Como o conceito de direito autoral não é tributário, se faz necessário buscá-lo em outro ramo do direito, em observância ao princípio consolidado no Código Tributário Nacional — CTN, pelo qual o direito tributário não pode dar a instituto não tributário, sentido ou definição diverso daquele que já foi dado pelo ramo de direito próprio do instituto.

A dificuldade se agrava quando se verifica que o conceito de “direito autoral” não encontra consenso entre os próprios estudiosos da matéria, que se dividem sobre a sua inserção em uma das categorias dos direitos privados (pessoais, obrigacionais ou reais).
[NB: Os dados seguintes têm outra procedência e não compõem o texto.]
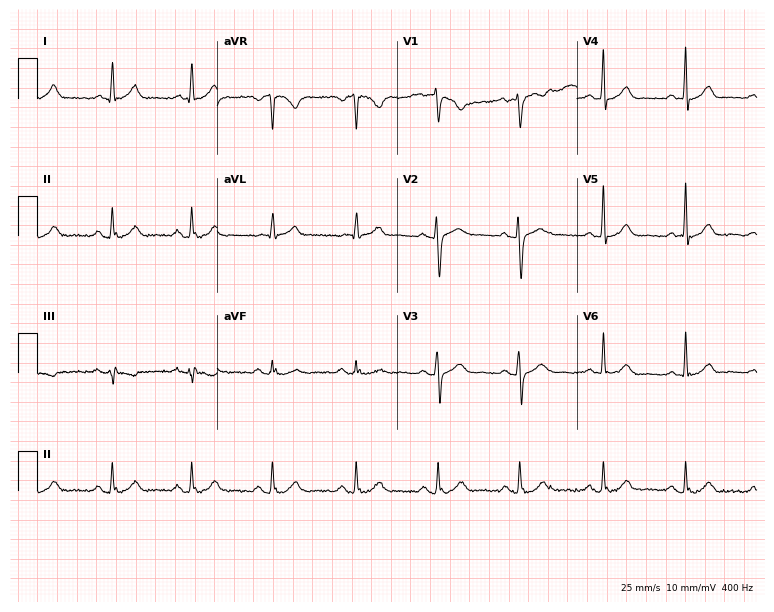
12-lead ECG from a 41-year-old male (7.3-second recording at 400 Hz). Recorded interpretation: within normal limits.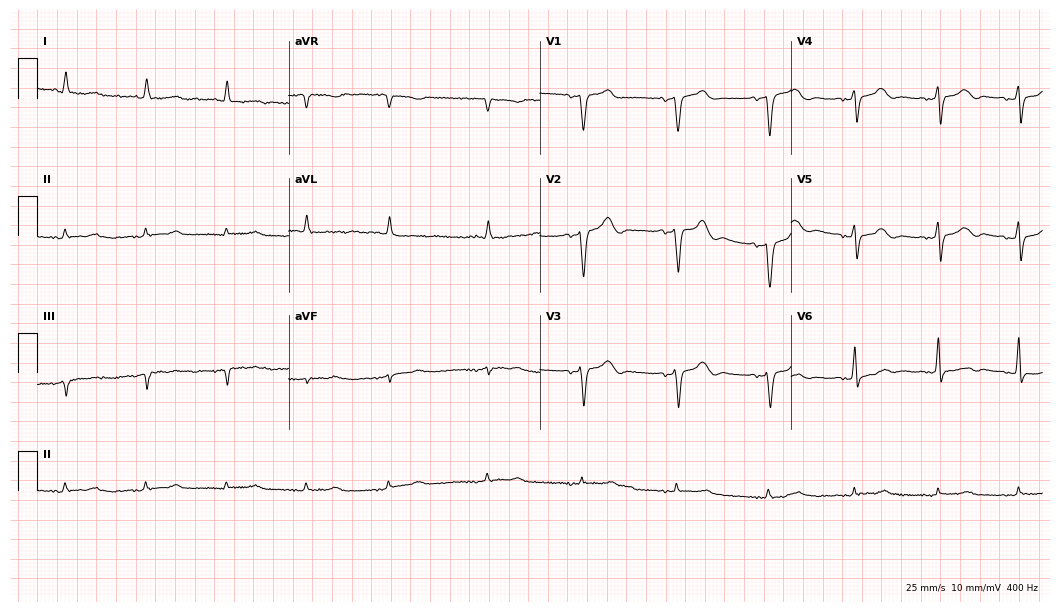
Resting 12-lead electrocardiogram. Patient: a woman, 79 years old. None of these six findings is recorded: first-degree AV block, right bundle branch block, left bundle branch block, sinus bradycardia, atrial fibrillation, sinus tachycardia. Only these six findings were labelled.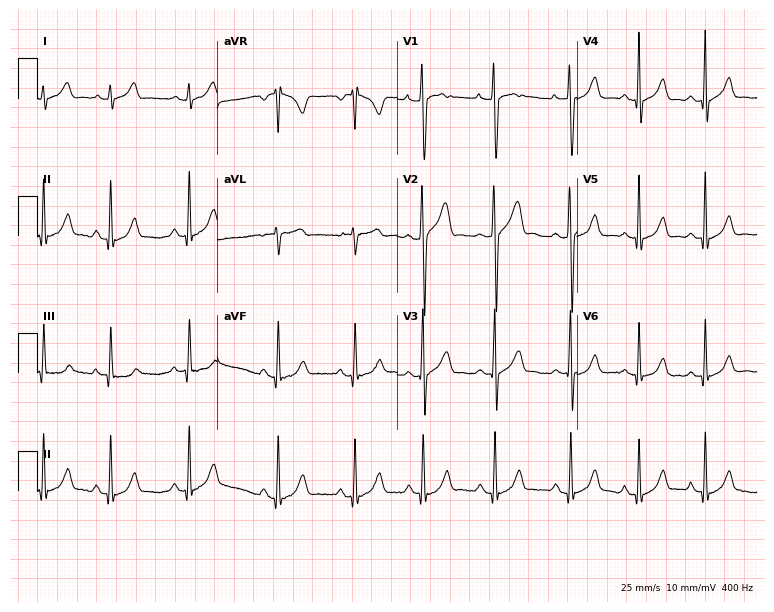
Standard 12-lead ECG recorded from a 19-year-old man. Read as a normal ECG.

Como conseqüência, os direitos autorais são considerados sui generis.

Inobstante a complexidade de sua conceituação, muitas são as formas jurídicas existentes para permitir a transferência do direito autoral, viabilizando sua exploração.
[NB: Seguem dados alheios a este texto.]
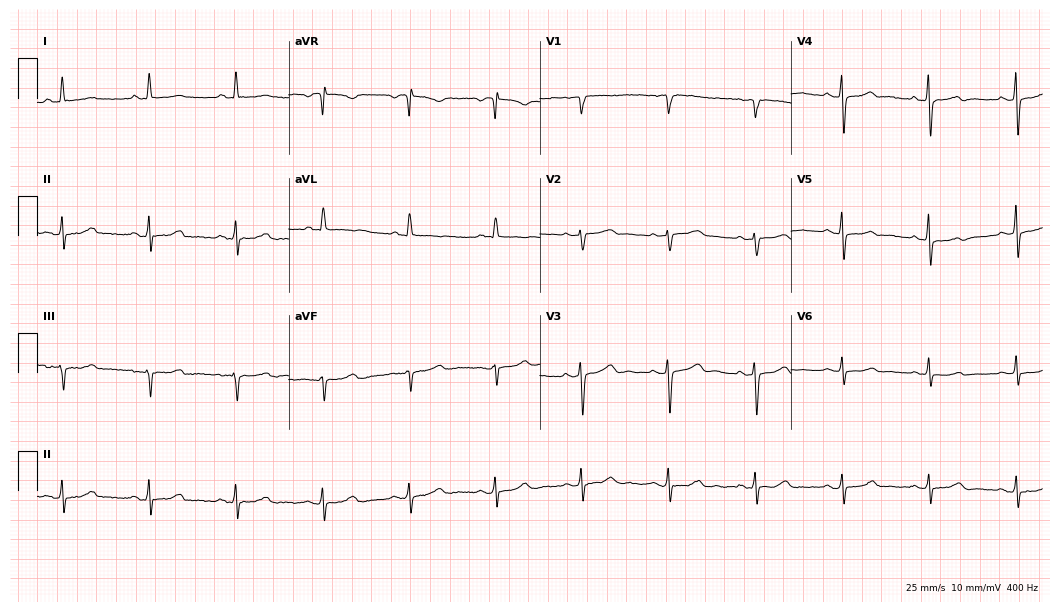
Standard 12-lead ECG recorded from a 61-year-old female patient. Read as a normal ECG.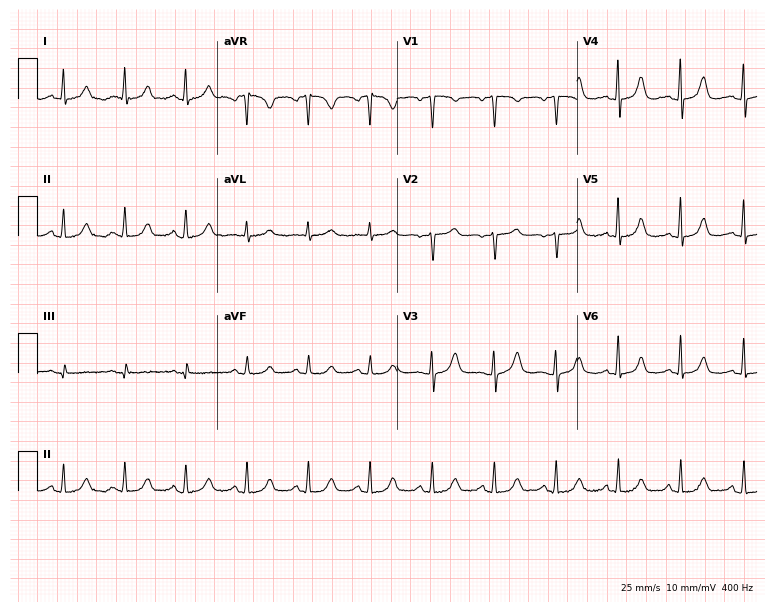
ECG — a female, 70 years old. Labelled as a normal ECG.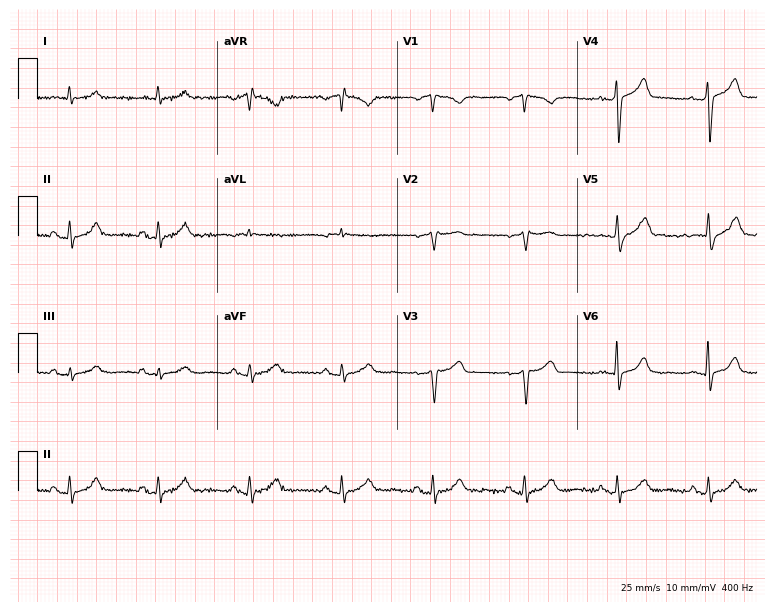
12-lead ECG from a male, 67 years old. No first-degree AV block, right bundle branch block (RBBB), left bundle branch block (LBBB), sinus bradycardia, atrial fibrillation (AF) or sinus tachycardia recorded for this tracing.

Neste sentido, o artigo 49 da Lei nº 9.610/98, norma regulamentadora dos direitos autorais (LDA), prevê que os direitos do autor poderão ser total ou parcialmente transferidos a terceiros, como ocorre, por exemplo, no contrato de cessão de direitos autorais.
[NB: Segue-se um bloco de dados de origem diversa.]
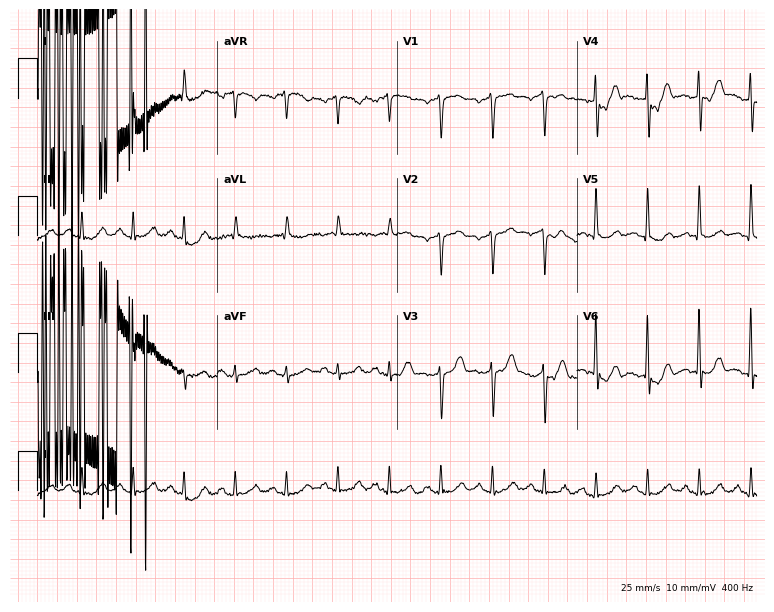
Electrocardiogram, a 66-year-old female patient. Interpretation includes sinus tachycardia (a sinus rate of 100 beats per minute or more).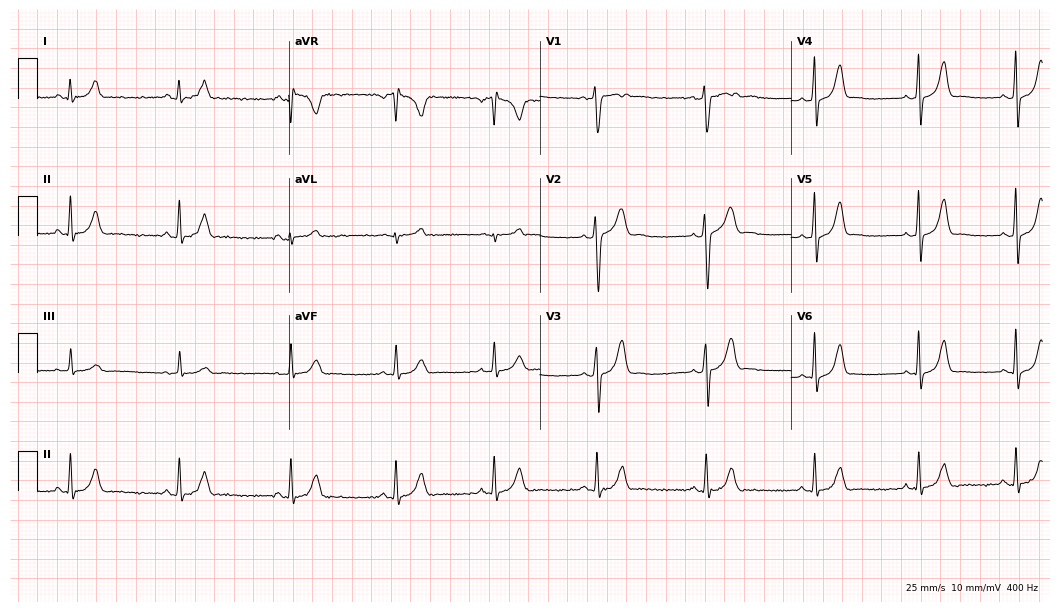
12-lead ECG from a female, 20 years old (10.2-second recording at 400 Hz). No first-degree AV block, right bundle branch block, left bundle branch block, sinus bradycardia, atrial fibrillation or sinus tachycardia recorded for this tracing. Findings outside these six are not listed.

Nesta hipótese, é possível verificar que há um ajuste perfeito entre o que prevê a legislação que cuida da matéria com a hipótese prevista pela legislação tributária, qual seja, alienação de um bem ou direito de qualquer natureza, conforme as palavras textuais do artigo 117 do RIR/99, que trata da tributação pelo IR sobre o ganho de capital.

O parágrafo 4º do artigo 117 do RIR/99 determina quais são as operações que devem ser tributadas a título de ganho de capital, determinando que, “na apuração de ganho de capital serão consideradas as operações que importem alienação, a qualquer título, de bens ou direitos ou cessão ou promessa de cessão de direitos à sua aquisição, tais como as realizadas por compra e venda, permuta, adjudicação, desapropriação, dação em pagamento, doação, procuração em causa própria, promessa de compra e venda, cessão de direitos ou promessa de cessão de direitos e contratos afins.”

Conclui-se, portanto, que não é tão clara e tranqüila a definição do regime de tributação a que estarão submetidos os acréscimos patrimoniais obtidos através da exploração econômica dos direitos autorais, uma vez ser plenamente defensável que os rendimentos obtidos com tais direitos constituam ganho de capital tributado pela alíquota de 15% e, portanto, de forma menos gravosa para o contribuinte.

Para tanto, é fundamental cuidado e análise esmerada quando da elaboração do(s) contrato(s) para celebração da cessão dos direitos autorais.

No que tange às pessoas jurídicas, o RIR/99 permite que o capital aplicado na aquisição de direitos autorais seja amortizado, para fins de recuperação deste investimento, como custo dedutível para apuração do lucro real (base de cálculo do imposto de renda pessoa jurídica – IRPJ). Ademais, o RIR/99 também permite que os gastos com aquisição de direitos autorais sejam admitidos como despesa de publicidade (dedutível do lucro real), desde que diretamente relacionados com a atividade explorada pela empresa adquirente, e desde que respeitado o período de competência.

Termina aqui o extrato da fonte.